Modelli giuridici e prassi manageriali: un gap ancora da colmare

La realtà giuridica spesso non rappresenta la realtà economica e sociale del paese, soprattutto in alcune aree del diritto commerciale, che presentano una mancata corrispondenza del contenuto allo schema. Si assiste, infatti, ad una sorta di bulimia normativa, caratterizzata da una legislazione a toppe, piuttosto che a tappe.

L’obsolescenza dell’ordinamento giuridico è evidente, ad esempio, rispetto alle applicazioni dell’Innovation Technology al diritto societario e commerciale. Non è pensabile, infatti, regolare il funzionamento di una Assemblea o di un Consiglio di Amministrazione con una normativa vecchia, che non preveda procedure attualizzate alle nuove tecnologie come le blockchain, attraverso le quali è già possibile rivoluzionare le transazioni informative che avvengono nell’ambito della corporate governance, ad esempio identificando le persone aventi diritto al voto, migliorando la trasparenza nelle procedure e nei meccanismi di voto, includendo nel registro informazioni relative alle regole e procedure di voto, ai requisiti degli azionisti di maggioranza e ai diritti di accesso. Ancora oggi, in tempi di smart working, i notai non sono ancora attrezzati per la gestione di un’assemblea da remoto.

Un altro gap da colmare riguarda l’evoluzione degli assetti proprietari rispetto alla loro regolamentazione giuridica. Com’è noto, gli equilibri di potere che si determinano all’interno del sistema proprietario sono riconducibili ad un modello ciclico di interesse/conflitto/potere, in cui la coalizione dominante cerca di preservare e/o implementare la propria supremazia. Questa dinamica, tipica dei CdA e delle Assemblee, non trova corrispettivo nella normativa vigente, che non è ancora al passo con la necessità di tutelare le minoranze azionarie.

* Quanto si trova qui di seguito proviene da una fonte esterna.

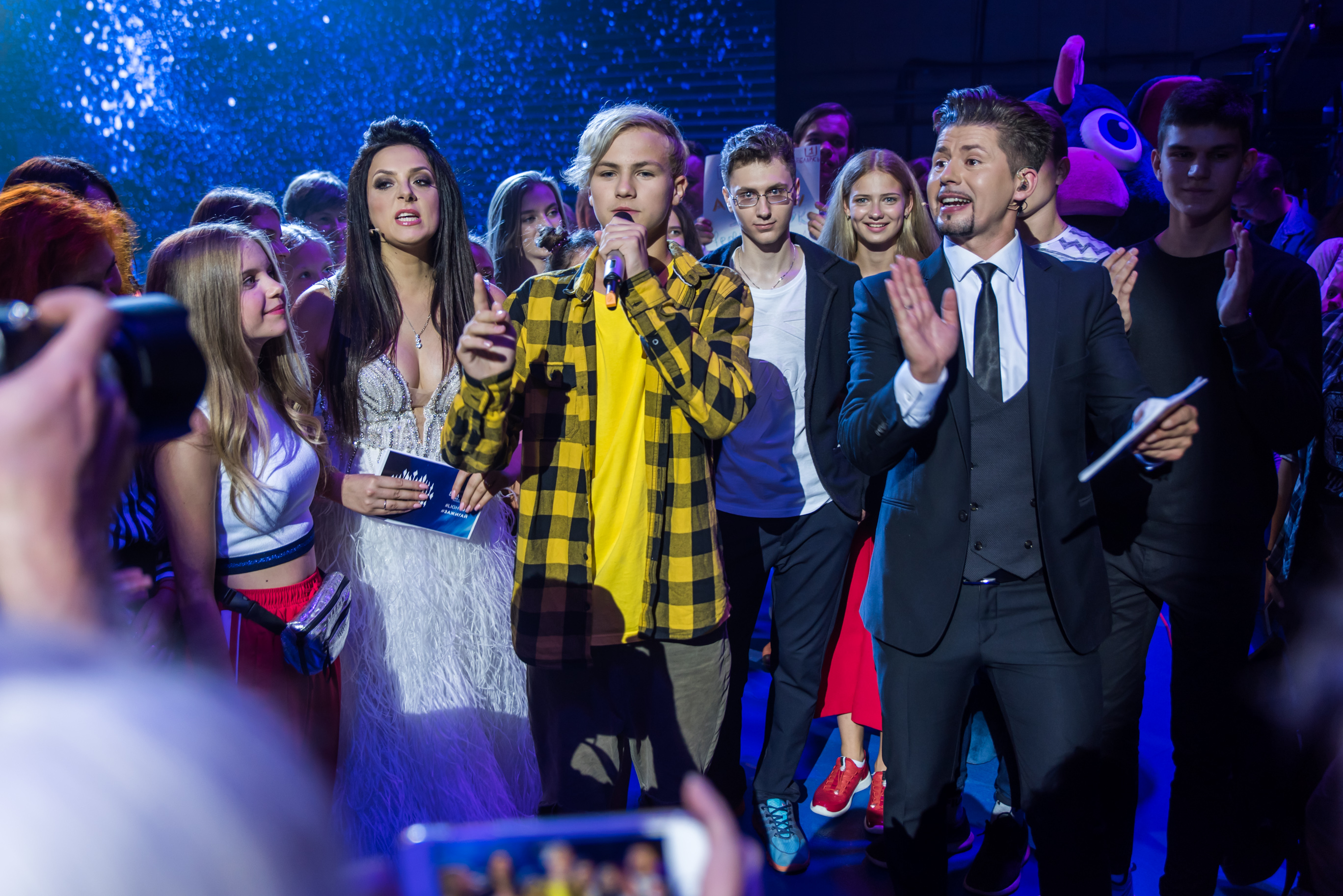 Белорусский отбор на Детское Евровидение 2018. Саша Минёнок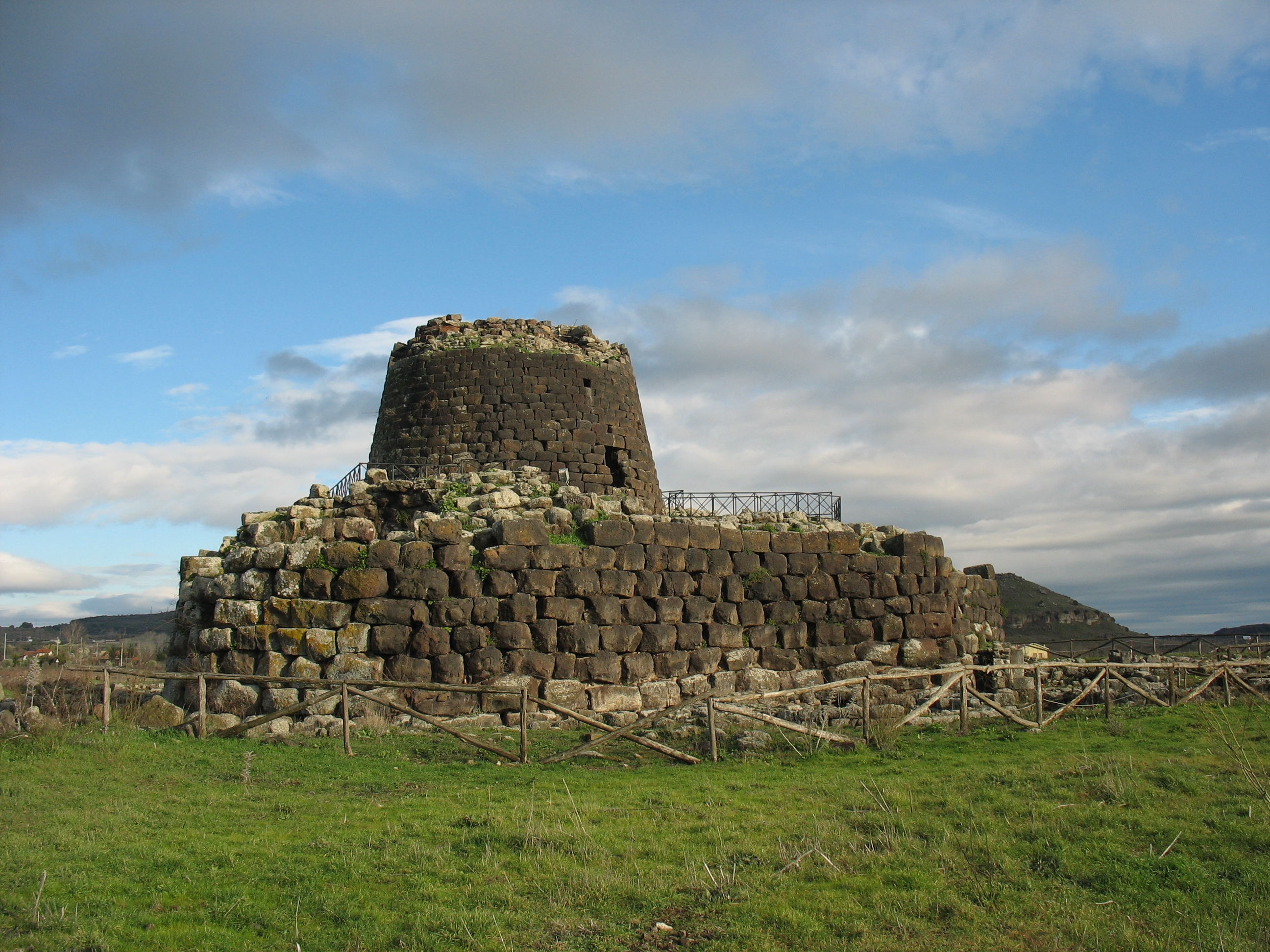 Torralba (Sardinien), Nuraghe Santu Antine von Südwesten gesehen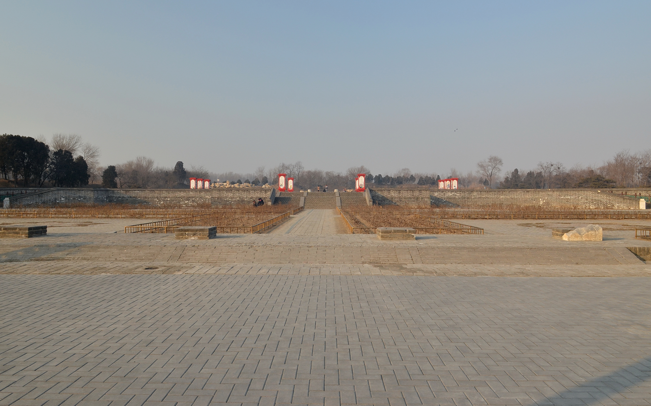 含经堂遗址宫门前以及南牌楼遗址

Quest’ultime possono tutelarsi ricorrendo agli investitori istituzionali o alla mediazione di proxy advisors e solicitors; ma con poco supporto dell’ordinamento giuridico, che ancora non regolamenta appieno queste nuove relazioni.

L’inadeguatezza dell’ordinamento normativo appare tale anche nei sistemi di controllo, in cui vige una duplicazione normativa farraginosa, con una ripetuta sovrapposizione di disposizioni di rango legislativo con quelle autodisciplinari. Il paradosso è quello di un eccesso normativo che finisce per creare inefficienze e lacune tra l’ordinamento e la realtà economica da regolamentare. Ad esempio, l’introduzione della figura dell’amministratore indipendente nei CdA, tipica di un sistema come quello anglosassone dove la protezione legale degli azionisti di minoranza è massima, in Italia appare in contrasto con l’assenza di una normativa adeguata; ne è un esempio il caso relativo ai fenomeni di interlocking directorates che, nel nostro sistema giuridico, sembrano essere stati disciplinati solo nel comparto creditizio, ignorando di fatto gli altri settori. Un altro esempio è dato dalla sopravvivenza in Italia del Collegio Sindacale, che appare anacronistico sia per l’eccessiva duplicazione dei sistemi di controllo, sia perché troppo legato a meccanismi basati su sistemi legislativi obsoleti. Sembrano sopravvivere logiche tipiche del civil law laddove, invece, le best practice portano verso l’adozione di sistemi adatti al regime del common law. Se, quindi, si punta ad imitare best practice sviluppate all’interno di sistemi giuridici diversi, come quello common law, occorre anche riformare la normativa verso quelle classi del diritto. Schema e contenuto, insomma, devono necessariamente coincidere.

Su questi temi Corporate Governance and Research & Development Studies pubblicherà a breve uno Special Issue dal titolo “Tradizione e innovazione nella Corporate Governance”, curata dal prof. Emerito Gaetano Maria Golinelli e dal prof. Bernardino Quattrociocchi, in cui una delle principali track proposte sarà proprio quella della Law and Economics.